问题是您的consumer仅捕获两个非常具体的异常，在这种情况下，它们将任务标记为已完成.如果发生任何其他异常(例如与网络相关的异常)，它将终止使用者.但是，run无法检测到此情况，正在等待queue.join()且消费者(有效)在后台运行.这就是您的程序挂起的原因-永远不会考虑排队的项目，并且永远不会完全处理队列.

The problem is that your consumer catches only two very specific exceptions, and in their case marks the task as done. If any other exception happens, such as a network-related exception, it will terminate the consumer. However, this is not detected by run, which is awaiting queue.join() with the consumer (effectively) running in the background. This is why your program hangs - queued items are never accounted for, and the queue is never fully processed.

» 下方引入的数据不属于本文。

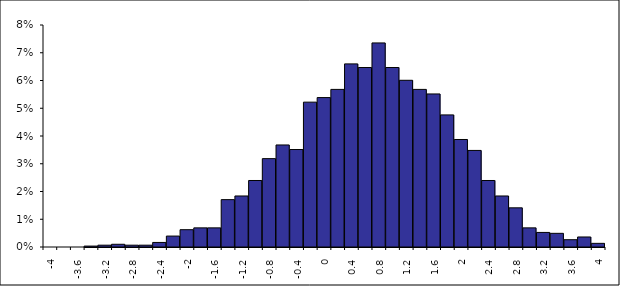
| Category | Series 0 |
|---|---|
| -4.0 | 0 |
| -3.8 | 0 |
| -3.6 | 0 |
| -3.4 | 0 |
| -3.2 | 0.001 |
| -3.0 | 0.001 |
| -2.8 | 0.001 |
| -2.6 | 0.001 |
| -2.4 | 0.002 |
| -2.2 | 0.004 |
| -2.0 | 0.006 |
| -1.8 | 0.007 |
| -1.6 | 0.007 |
| -1.4 | 0.017 |
| -1.2 | 0.018 |
| -1.0 | 0.024 |
| -0.8 | 0.032 |
| -0.6 | 0.037 |
| -0.4 | 0.035 |
| -0.2 | 0.052 |
| 0.0 | 0.054 |
| 0.2 | 0.057 |
| 0.4 | 0.066 |
| 0.6 | 0.065 |
| 0.8 | 0.074 |
| 1.0 | 0.065 |
| 1.2 | 0.06 |
| 1.4 | 0.057 |
| 1.6 | 0.055 |
| 1.80000000000001 | 0.048 |
| 2.00000000000001 | 0.039 |
| 2.20000000000001 | 0.035 |
| 2.40000000000001 | 0.024 |
| 2.60000000000001 | 0.018 |
| 2.80000000000001 | 0.014 |
| 3.00000000000001 | 0.007 |
| 3.20000000000001 | 0.005 |
| 3.40000000000001 | 0.005 |
| 3.60000000000001 | 0.003 |
| 3.80000000000001 | 0.004 |
| 4.00000000000001 | 0.001 |

有两种方法可以解决此问题，具体取决于程序遇到意外异常时要执行的操作.如果希望它继续运行，则可以向使用者添加一个包罗万象的except子句，例如:

There are two ways to fix this, depending on what you want your program to do when it encounters an unanticipated exception. If you want it to keep running, you can add a catch-all except clause to the consumer, e.g.:

        except Exception as e
            print('other error', e)
            queue.task_done()

替代方法是将未处理消费者异常传播到run.这必须进行显式安排，但是具有永远不允许静默传递异常的优点. (请参阅本文实现此目标的一种方法是同时等待queue.join()和消费者.由于使用者处于无限循环中，因此只有在发生异常的情况下它们才会完成.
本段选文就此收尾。